The Amen Clinics operation employs single-photon emission computed tomography (SPECT) technology, an imaging technique using gamma rays and offering a three-dimensional view of the brain. Sierra Tucson's Johnson says his center uses the same technology that Amen Clinics does, and adds that Amen has provided training to Sierra Tucson staff.
Amen says that getting counseling and even medical professionals on board with the idea of prioritizing brain science can pose a challenge.
“Counselors are not used to thinking about temporal lobes and the prefrontal cortex,” he says. “We still evaluate and treat people like we did in the 1800s when Abe Lincoln was depressed,” when a head injury he suffered as a youth went largely ignored.
Amen credits treatment organizations such as Sierra Tucson and Hanley Center for championing the use of scanning technology as part of the evaluation process. Amen assists the Florida-based Hanley Center with reading the scans that patients receive early in their treatment stay, and also is involved with general staff education for the organization.
Sierra Tucson's approach
Johnson believes data collected from neuroimaging can have significant value, as long as treatment organizations don't overreach.
“We don't use it to diagnose,” he says of Sierra Tucson's approach. “This will never wrap over the DSM's diagnostic categories.”
In addition, not all patients in Sierra Tucson's programs receive a SPECT scan; it is left to the attending physician for each patient to determine whether a scan has the potential to uncover some useful information. “We scan about 20 to 25 percent of our patients,” says Johnson.
The fact that patients often arrive at Sierra Tucson following failed treatment experiences elsewhere makes the scanning technology especially attractive to the organization. “People look to us as their last best hope,” Johnson says. “We believe therefore that we need to look for factors that might have been previously missed.”
He cites the example of a former client with complex post-traumatic stress disorder (PTSD) who had been abducted as a child and held for several years. During an extended-care phase after primary treatment, the client became informed of the availability of the SPECT procedure and underwent a scan.
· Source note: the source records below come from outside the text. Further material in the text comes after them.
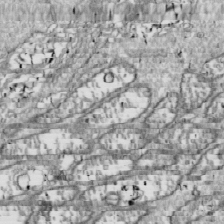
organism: Drosophila
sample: Cell division; meiosis; drosophila spermatocytes
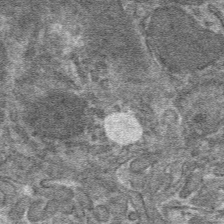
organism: Mouse
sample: Mouse hepatocytes
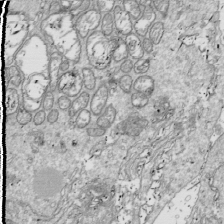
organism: Drosophila
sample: Cell division; meiosis; drosophila spermatocytes
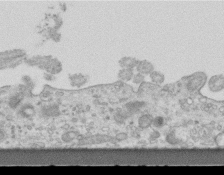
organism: Mouse
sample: Centriole in ependymal cells
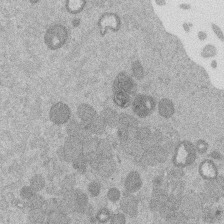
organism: Mouse
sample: Dividing mouse embryo 1 cell stage
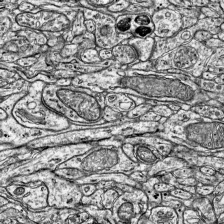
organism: Mouse
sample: Visual Cortex
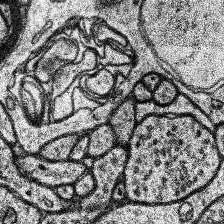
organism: Human
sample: Temporal Lobe
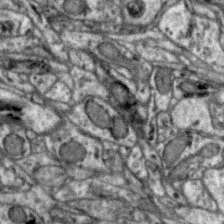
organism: Zebra finch
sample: Brain
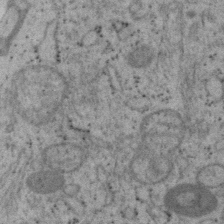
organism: Human
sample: HeLa cells
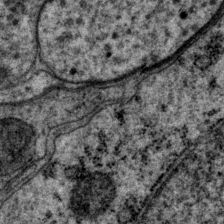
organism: P. pacificus
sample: Pharynx
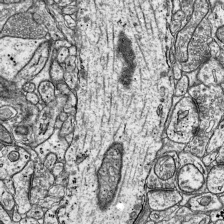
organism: Mouse
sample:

The procedure uncovered an issue resembling temporal epilepsy, and the client received a new medication as part of ongoing treatment. More than a year later, the client was working part-time and was in a relationship-accomplishments that had been elusive in the past, Johnson says.
Johnson says that despite a growing body of scientific evidence, he sees attitudes about neuroimaging remaining mixed in the professional community. Last spring's American Psychiatric Association (APA) annual meeting featured a prominent session debating the value of neuroimaging in treatment.
“Some professionals still believe that while neuroimaging may be helpful for looking at group differences, it is not for looking at individual patients,” Johnson says.
But he adds that that does not describe Sierra Tucson's experience. The organization at present is concluding a clinical study of 200 individuals that is seeking to determine how effectively SPECT technology can uncover traumatic brain injuries in patients, he said.